Self-determination theory clarifies that these psychological outcomes rely on fulfilling basic psychological needs: autonomy, competence, and relatedness [cite: 44, 46]. By allowing a consumer to win a discount, the retailer fulfills the consumer's need for competence, making the resulting transaction utility feel earned rather than arbitrarily granted [cite: 44, 46]. A study of 8,000 consumers revealed that nearly 90% are more likely to participate in online events when guaranteed a special offer [cite: 45, 47]. By disguising the act of spending as an act of playing, gamified discounts shift the consumer's focus entirely away from acquisition utility, relying almost exclusively on the manufactured transaction utility to close the sale [cite: 43, 45]. 

### Sunk Cost Amplification Through Engagement

The engagement required by gamified retail creates a habit-forming tendency [cite: 48]. Repeated exposure to reward-based features, including points redemption and achievement badges, generates higher purchase rates and cultivates strong platform dependency [cite: 43, 48]. The natural desire to win often overshadows the practical considerations of whether the purchase is financially sensible, leveraging the thrill of the game to override rational budget constraints [cite: 45]. In some instances, consumers only realize they must spend capital to claim their newly won free items after the emotional high of the game has already manipulated their mental accounting [cite: 43, 45].

## Cross-Cultural Variations in Market Interactions

While the neurological mechanisms underlying transaction utility are largely universal, the behavioral expression of price evaluation is heavily modulated by cultural frameworks and historical market norms. The perception of a fair deal varies significantly depending on societal trust levels and prevailing methods of price discovery [cite: 49, 50].

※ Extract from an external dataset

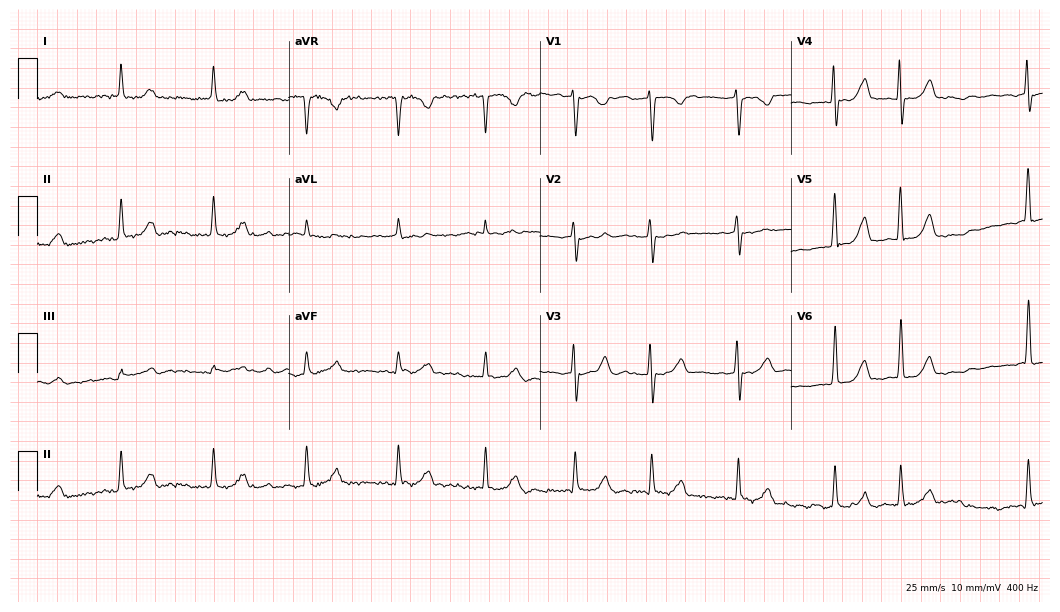
Standard 12-lead ECG recorded from a woman, 57 years old. The tracing shows atrial fibrillation.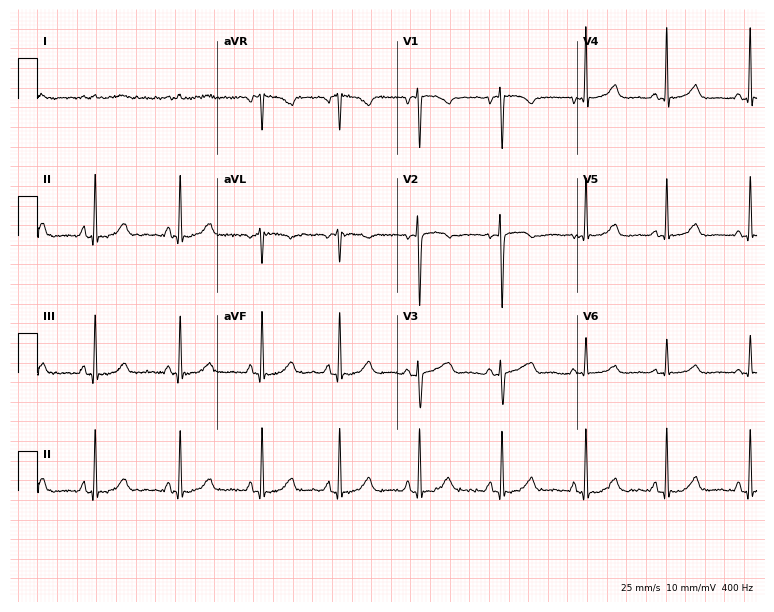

### Haggling Protocols in Low-Trust Societies

In societies characterized by weaker institutional safety nets, high inflation, or a high prevalence of economic volatility, haggling and negotiation represent standard market practices [cite: 49]. In these low-trust environments, fixed prices are viewed with skepticism; transaction utility must be actively negotiated to ensure fairness [cite: 49]. The process of bargaining serves a dual purpose. First, it establishes the reference price dynamically in the absence of a trusted central authority. Second, it builds a social bond and tests reputational trust between the buyer and seller [cite: 49]. In such cultures, accepting a first offer yields zero transaction utility and often implies the buyer has been exploited [cite: 49].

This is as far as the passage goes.